• MrToad28



    Viewing 15 replies - 91 through 105 (of 112 total)
    • in reply to: What’s happening with Win7 .NET updates? #141308

      This .Net issue is way too complicated. I’m just going to hold off patching .net until the controversy ceases or I get error messages saying I need a later version.

    • in reply to: New directions for Win 7 and 8.1 patching #140248

      Win 7: I have NOT PATCHED SINCE JUNE 2017 because there hasn’t been a “hair on fire” risk that was greater than the risk of patching…especially since I was traveling part of that time with no back up PC. I will next patch when we hit Defcon 3 using a modified Group A strategy – selective roll-ups. I will 1st update 2 win 7 PC’s that I don’t use. I will update all non-WU aspects: AVs, browser, etc. and make multiple restore points. Then I will do the main roll-up on one, test it. If ok, Create another restore pt then I will do the .net and office roll-ups. If ok I will create 2 more restore pts and repeat the same process with the next non-used box. If nothing blows up I will repeat the process on each of the 6 win 7 PC’s I do regularly use until all are patched. After the updates I will run spybot anti-beacon to turn off the most important windows spyware.

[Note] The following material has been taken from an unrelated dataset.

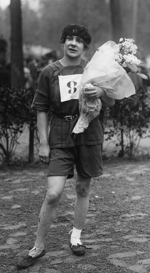 30/1/21, Mlle [Lucie] Bréard [gagnante du cross du Pélican-Club à Verrières] : [photographie de presse] / [Agence Rol]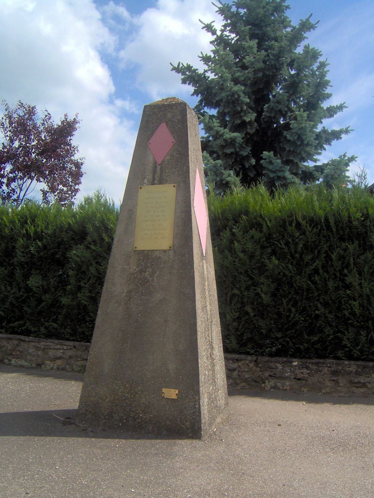 Viéville-en-Haye, Monument américain, 1918

      Microsoft truly sucks for making such a cautious process necessary.

      To keep safe between Win updates, I have Avast, Malwarebytes AM, Malwarebytes anti-exploit, Mcafee WebAdvisor, 3 anti-ransomware, super-antispyware and various browser protecting add-ons. I never use IE and don’t go places where demons lurk or click links without checking them.

      Microsoft truly sucks for making it necessary to employ multiple levels of protection as described above…but that’s the way it is.

    • in reply to: New PATCH ALERT #131545

      Patches for July and August such a hot mess, I’m waiting till Sept. Defcon 3. This really sux.

    • I skipped July and will skip August. As long as the patches represent a significantly greater threat than attacks in a reasonably well-protected PC [Anti-virus, anti-malware, anti-spyware, anti-exploit, anti-ransomeware] I’m in hide-and-watch mode. [Windows 7, No 10’s current or contemplated].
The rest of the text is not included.